3. Compare final scores mathematically
4. Position bias makes pairwise unreliable

Pattern: Validate against human judgment

Before trusting LLM grader in production:
1. Collect human ratings on 20+ sample responses
2. Run same samples through LLM grader
3. Calculate agreement (target: ≥70% exact, ≥90% within-one)
4. Revise criteria if agreement is poor

Key insight to encode: LLM judges are powerful but imperfect. Binary criteria and independent evaluation compensate for their weaknesses. Always validate against human judgment before trusting automated scores.

Try With AI

Prompt 1: Design Binary Criteria for Your Agent

I have an agent that [describe your agent]. I need to evaluate whether
its responses are [describe quality dimension: helpful, accurate, appropriate, etc.].

Help me design 5 binary (yes/no) criteria that capture this quality dimension.
For each criterion:
- State it as a complete yes/no question
- Explain what would make the answer YES vs NO
- Give an example response that would pass and one that would fail

Make the criteria specific enough that two humans would agree on the answer.

What you're learning: Converting vague quality requirements into specific, measurable criteria. The specificity exercise reveals what you actually mean by "helpful" or "appropriate."

Prompt 2: Debug a Low-Agreement Grader

My LLM grader only agrees with human judgment 55% of the time. Here are
my criteria:

[Paste your criteria]

Here are 3 cases where LLM and human disagreed:

Case 1: Human said pass, LLM said fail
Response: [paste]

Case 2: Human said fail, LLM said pass
Response: [paste]

Case 3: Human said pass, LLM said fail
Response: [paste]

Help me understand why we disagree. Are my criteria ambiguous? Is the
LLM interpreting them differently than humans would? How should I revise?
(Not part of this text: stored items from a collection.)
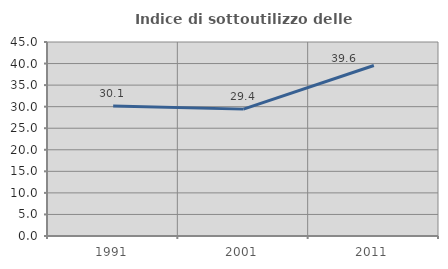
| Category | Indice di sottoutilizzo delle abitazioni  |
|---|---|
| 1991.0 | 30.147 |
| 2001.0 | 29.43 |
| 2011.0 | 39.552 |
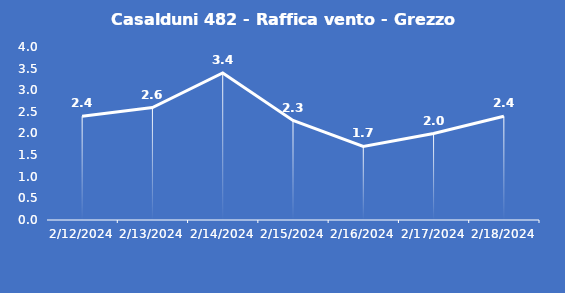
| Category | Casalduni 482 - Raffica vento - Grezzo (m/s) |
|---|---|
| 2/12/24 | 2.4 |
| 2/13/24 | 2.6 |
| 2/14/24 | 3.4 |
| 2/15/24 | 2.3 |
| 2/16/24 | 1.7 |
| 2/17/24 | 2 |
| 2/18/24 | 2.4 |
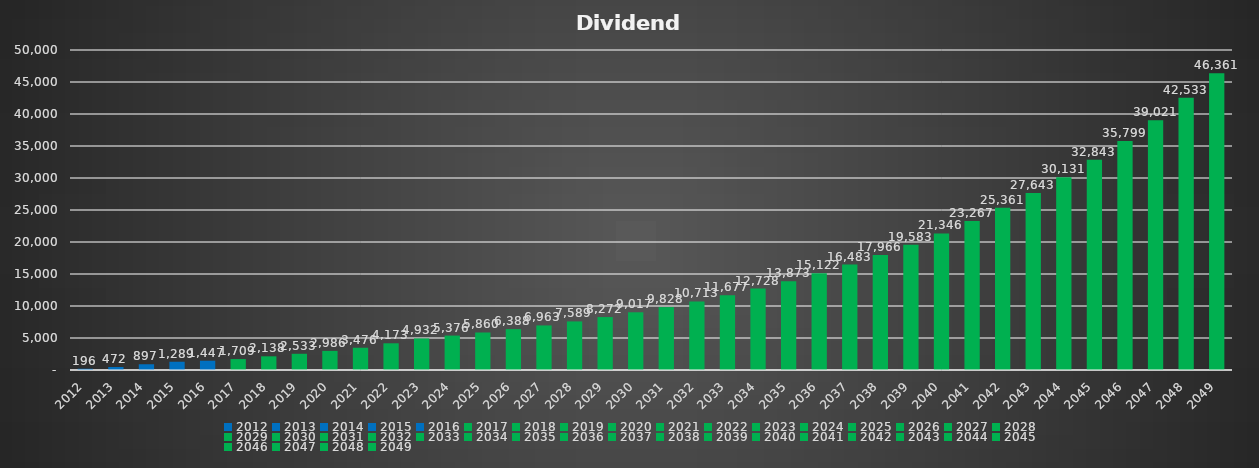
| Category | Dividends |
|---|---|
| 2012.0 | 196.11 |
| 2013.0 | 472.26 |
| 2014.0 | 897.39 |
| 2015.0 | 1289.38 |
| 2016.0 | 1447 |
| 2017.0 | 1708.599 |
| 2018.0 | 2137.849 |
| 2019.0 | 2532.986 |
| 2020.0 | 2986.125 |
| 2021.0 | 3476.02 |
| 2022.0 | 4172.861 |
| 2023.0 | 4932.419 |
| 2024.0 | 5376.337 |
| 2025.0 | 5860.207 |
| 2026.0 | 6387.626 |
| 2027.0 | 6962.512 |
| 2028.0 | 7589.138 |
| 2029.0 | 8272.161 |
| 2030.0 | 9016.655 |
| 2031.0 | 9828.154 |
| 2032.0 | 10712.688 |
| 2033.0 | 11676.83 |
| 2034.0 | 12727.744 |
| 2035.0 | 13873.241 |
| 2036.0 | 15121.833 |
| 2037.0 | 16482.798 |
| 2038.0 | 17966.25 |
| 2039.0 | 19583.212 |
| 2040.0 | 21345.701 |
| 2041.0 | 23266.815 |
| 2042.0 | 25360.828 |
| 2043.0 | 27643.302 |
| 2044.0 | 30131.2 |
| 2045.0 | 32843.007 |
| 2046.0 | 35798.878 |
| 2047.0 | 39020.777 |
| 2048.0 | 42532.647 |
| 2049.0 | 46360.585 |
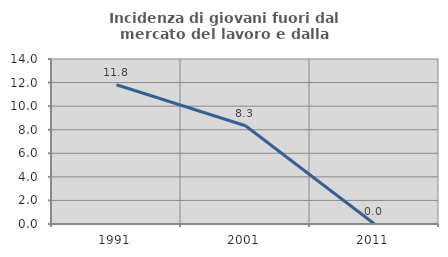
| Category | Incidenza di giovani fuori dal mercato del lavoro e dalla formazione  |
|---|---|
| 1991.0 | 11.818 |
| 2001.0 | 8.333 |
| 2011.0 | 0 |
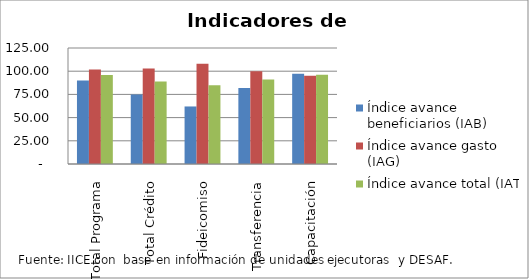
| Category | Índice avance beneficiarios (IAB)  | Índice avance gasto (IAG) | Índice avance total (IAT)  |
|---|---|---|---|
| Total Programa | 90.05 | 101.778 | 95.914 |
| Total Crédito | 74.79 | 102.848 | 88.819 |
| Fideicomiso | 62 | 107.905 | 84.953 |
| Transferencia | 81.989 | 100.001 | 90.995 |
| Capacitación | 97.314 | 95.098 | 96.206 |
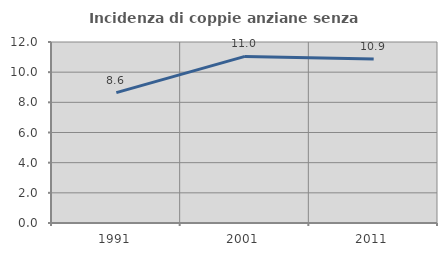
| Category | Incidenza di coppie anziane senza figli  |
|---|---|
| 1991.0 | 8.642 |
| 2001.0 | 11.046 |
| 2011.0 | 10.881 |
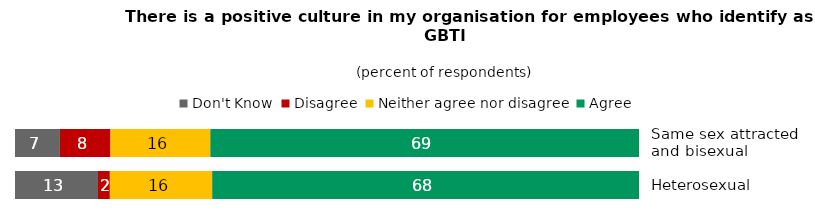
| Category | Don't Know | Disagree | Neither agree nor disagree | Agree |
|---|---|---|---|---|
| Same sex attracted 
and bisexual | 7.2 | 8.1 | 16 | 68.7 |
| Heterosexual | 13.3 | 1.9 | 16.4 | 68.4 |
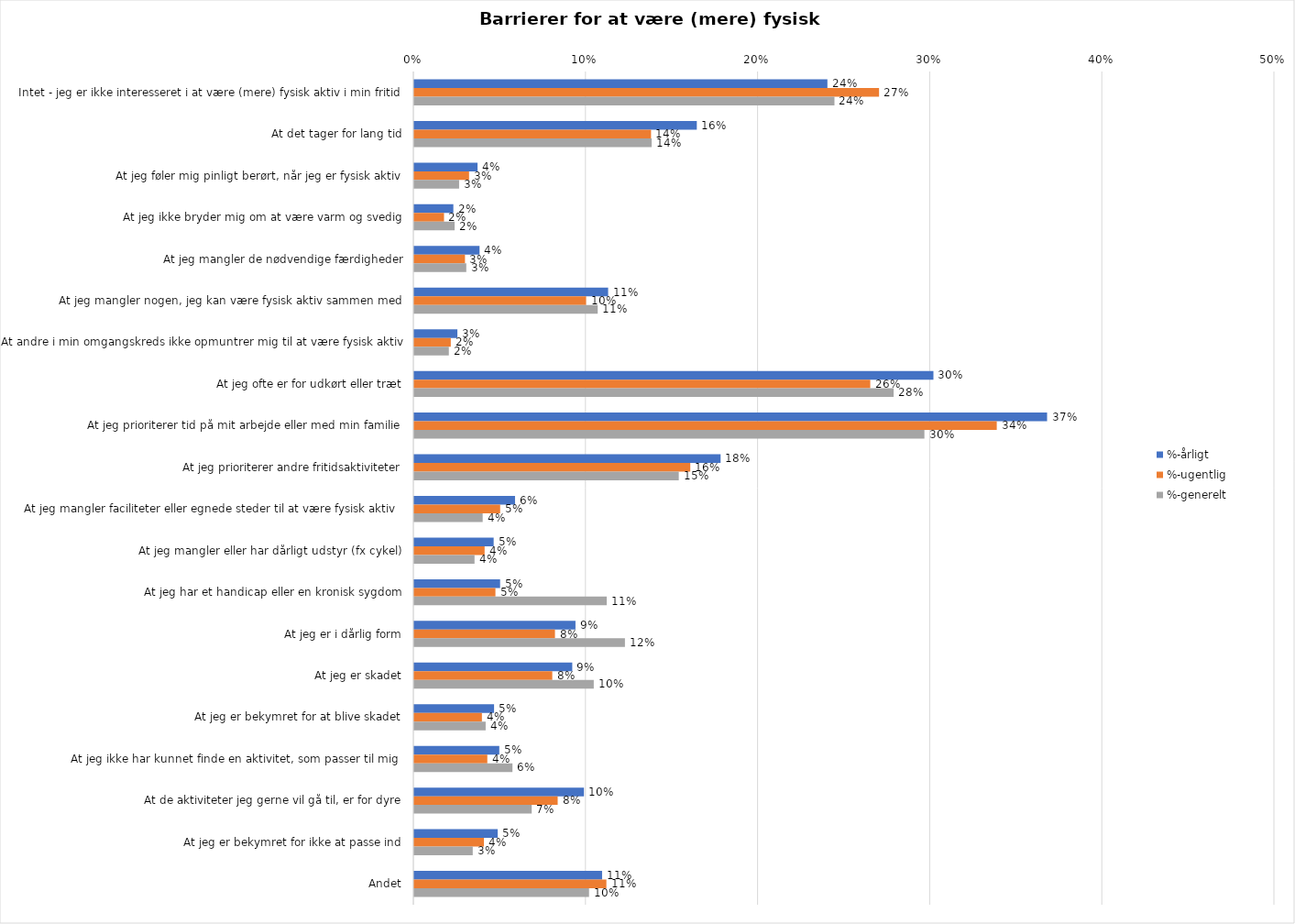
| Category | %-årligt | %-ugentlig | %-generelt |
|---|---|---|---|
| Intet - jeg er ikke interesseret i at være (mere) fysisk aktiv i min fritid | 0.24 | 0.27 | 0.244 |
| At det tager for lang tid | 0.164 | 0.138 | 0.138 |
| At jeg føler mig pinligt berørt, når jeg er fysisk aktiv | 0.037 | 0.032 | 0.026 |
| At jeg ikke bryder mig om at være varm og svedig | 0.023 | 0.017 | 0.023 |
| At jeg mangler de nødvendige færdigheder | 0.038 | 0.029 | 0.03 |
| At jeg mangler nogen, jeg kan være fysisk aktiv sammen med | 0.113 | 0.1 | 0.107 |
| At andre i min omgangskreds ikke opmuntrer mig til at være fysisk aktiv | 0.025 | 0.021 | 0.02 |
| At jeg ofte er for udkørt eller træt | 0.302 | 0.265 | 0.279 |
| At jeg prioriterer tid på mit arbejde eller med min familie | 0.368 | 0.338 | 0.296 |
| At jeg prioriterer andre fritidsaktiviteter | 0.178 | 0.16 | 0.154 |
| At jeg mangler faciliteter eller egnede steder til at være fysisk aktiv  | 0.059 | 0.05 | 0.04 |
| At jeg mangler eller har dårligt udstyr (fx cykel) | 0.046 | 0.041 | 0.035 |
| At jeg har et handicap eller en kronisk sygdom | 0.05 | 0.047 | 0.112 |
| At jeg er i dårlig form | 0.094 | 0.082 | 0.122 |
| At jeg er skadet | 0.092 | 0.08 | 0.104 |
| At jeg er bekymret for at blive skadet | 0.046 | 0.039 | 0.041 |
| At jeg ikke har kunnet finde en aktivitet, som passer til mig  | 0.049 | 0.042 | 0.057 |
| At de aktiviteter jeg gerne vil gå til, er for dyre | 0.099 | 0.083 | 0.068 |
| At jeg er bekymret for ikke at passe ind | 0.048 | 0.04 | 0.034 |
| Andet | 0.109 | 0.112 | 0.102 |

What you're learning: Debugging evaluation criteria is as important as debugging agent code. Disagreement reveals ambiguity in your criteria definitions.

Prompt 3: Create a Task-Specific Grader

I need an LLM grader for my [describe specific agent task].
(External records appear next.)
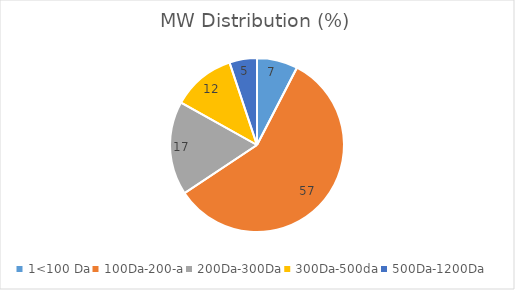
| Category | Series 0 |
|---|---|
| 1<100 Da | 7.432 |
| 100Da-200-a | 56.855 |
| 200Da-300Da | 17.094 |
| 300Da-500da | 11.52 |
| 500Da-1200Da | 5.017 |
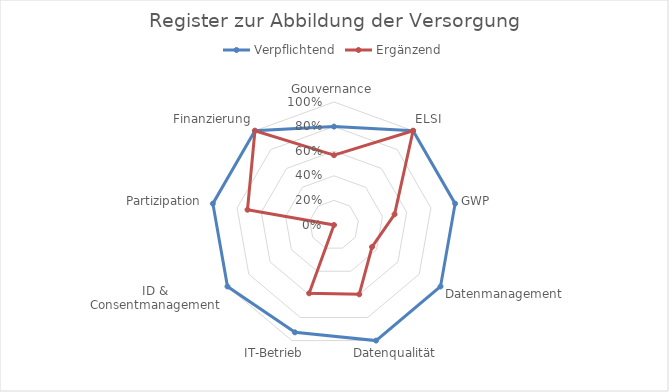
| Category | Verpflichtend | Ergänzend |
|---|---|---|
| Gouvernance | 0.8 | 0.568 |
| ELSI | 1 | 1 |
| GWP | 1 | 0.5 |
| Datenmanagement | 1 | 0.357 |
| Datenqualität | 1 | 0.6 |
| IT-Betrieb | 0.929 | 0.591 |
| ID & Consentmanagement | 1 | 0 |
| Partizipation | 1 | 0.714 |
| Finanzierung | 1 | 1 |
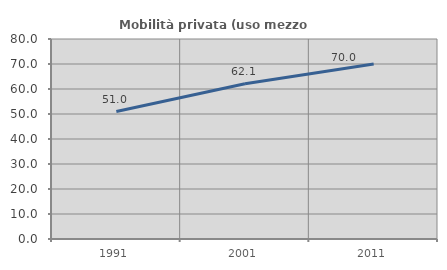
| Category | Mobilità privata (uso mezzo privato) |
|---|---|
| 1991.0 | 50.98 |
| 2001.0 | 62.121 |
| 2011.0 | 70 |
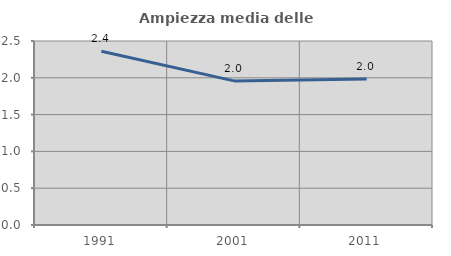
| Category | Ampiezza media delle famiglie |
|---|---|
| 1991.0 | 2.36 |
| 2001.0 | 1.958 |
| 2011.0 | 1.983 |

The ideal response should:
- [Quality dimension 1]
- [Quality dimension 2]
- [Quality dimension 3]

Write me a complete grader prompt with:
1. Context for the LLM judge
2. 5 binary criteria (yes/no questions)
3. The response placeholder
4. JSON output format specification

Then show me example output for a good response and a poor response.

What you're learning: Grader design is domain-specific. The criteria for a code review agent differ from those for a customer support agent. AI helps you translate domain expertise into evaluation criteria.

Safety Note

LLM judges inherit the biases of the models they're based on. They may rate responses higher if they're longer, better formatted, or use certain vocabulary patterns. Always validate LLM grader scores against human judgment before trusting them for important decisions. When in doubt, have humans review borderline cases—the goal is reliable signal, not fully automated judgment.